For 40 minutes, it looked like a reprieve for the Rangers, the rare night when they could temporarily escape their reality — the cellar of the Eastern Conference — of a lost season, encounter some glimmers of hope and snag a rare home win in regulation.

Even when they blew a two-goal lead, the Blueshirts still started overtime with nearly a full power play.

But with this edition of the Blueshirts, not even that can go right. They watched as Matvei Michkov scored the winner 2:10 into overtime with a gassed power-play unit stuck on the ice, falling 3-2 to the Flyers on Thursday to spoil the returns of defenseman Adam Fox and goaltender Igor Shesterkin from injuries and the returns of J.T. Miller and Vincent Trocheck from Team USA’s gold medal trip.

The resumption of their season following the Olympic break ended with the Blueshirts (22-29-7) opening a four-game homestand on a sour note.

“They just didn’t have any juice,” Sullivan said of Fox, Mika Zibanejad, J.T. Miller and Vincent Trocheck, who were all on the ice for the entire extra frame.

But until it all fell apart, just about everything went right for the Rangers. The night all started with the returns of Shesterkin and Fox, who both took their spots in the lineup for the first time since Jan. 5.

Trocheck and Miller were honored pregame for their gold medal, along with head coach Mike Sullivan (USA head coach), assistant coach David Quinn (USA assistant) and president and general manager Chris Drury (assistant GM) — who was greeted with nothing but boos given the current state of the Rangers team he’s directly responsible for.

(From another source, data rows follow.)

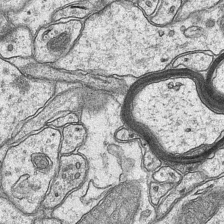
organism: Mouse
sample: CA1 Hippocampus
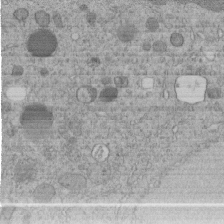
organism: C. elegans
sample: C. elegans embryo early stage
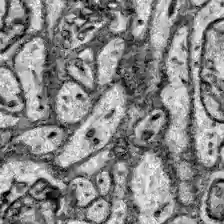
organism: Zebrafish
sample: Brain
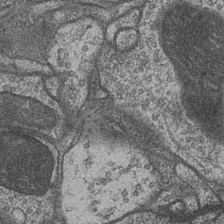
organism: Drosophila
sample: Optic medulla
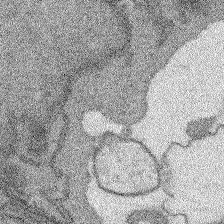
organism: Human
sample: HeLa cells
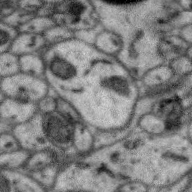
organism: Zebra finch
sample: Brain
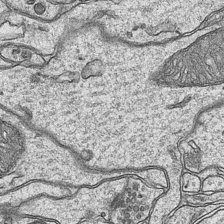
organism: Mouse
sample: CA1 Hippocampus

Shesterkin, at times, looked like his vintage self. Fox manned his spot on the power play and with the top defensive pairing, though Sullivan said they’re still “capable of another level.”

For Fox, it marked just his fourth game since Nov. 29, as his brief return from a shoulder injury was followed almost immediately by a stint on long-term injured reserve for a lower-body injury. He felt “a little helpless” just watching as The Letter 2.0 — when Drury signaled a retool — dropped and he couldn’t do anything.

“[Fox has] missed a lot of hockey, so it’s gonna take him some time to get into the game speed, the game timing, things of that nature,” Sullivan said. “He’s missed so much time. I would anticipate Foxy getting better with each game that he plays.”

Even with the Rangers’ stars acclimating, they still took a 2-0 lead behind unlikely contributors. Fourth-line center Sam Carrick flung a puck from the boards that somehow got past Samuel Ersson for the Blueshirts’ first goal — and his fourth of the season — midway through the third period.

Alexis Lafrenière, in the middle of another disappointing season with his name swirling in trade rumors, scored 1:23 into the second period too.



Shesterkin, until allowing the trio of goals across the final two-plus frames, turned aside shot after shot, including some tricky rebounds.

Three minutes into the second, Carl Grundstrom and Jamie Drysdale had chances that Shesterkin stopped, and another Flyers shot went wide. When Owen Tippett’s shot gave Noah Cates an open lane from the right side, Shesterkin managed to knock the puck away with his glove.

Eventually, Michkov scored his first tally on the power play later in the frame, Trevor Zegras tied it just 39 seconds into the third and Michkov won it with his second after the Blueshirts failed to capitalize with the man-advantage for the third time Thursday.

The Rangers had a chance to push all of their pressing issues aside for another day.

They had a chance to make sure a celebratory night at the Garden ended that way when fans spilled out the exits and onto the streets.

They had a chance to forget that their roster might look entirely different a week from now when the March 6 trade deadline arrives, to still emerge with a win even as young players — such as Noah Laba and Brennan Othmann — received extra chances with the penalty kill because Sullivan wanted “to see what they’re capable of” while using Zibanejad, Miller and Trocheck less in those spots.

That, as much as the Artemi Panarin trade and The Letter 2.0, is a clear sign of a retool.

Instead, by the time overtime ended, their season-long problems had come right back into focus.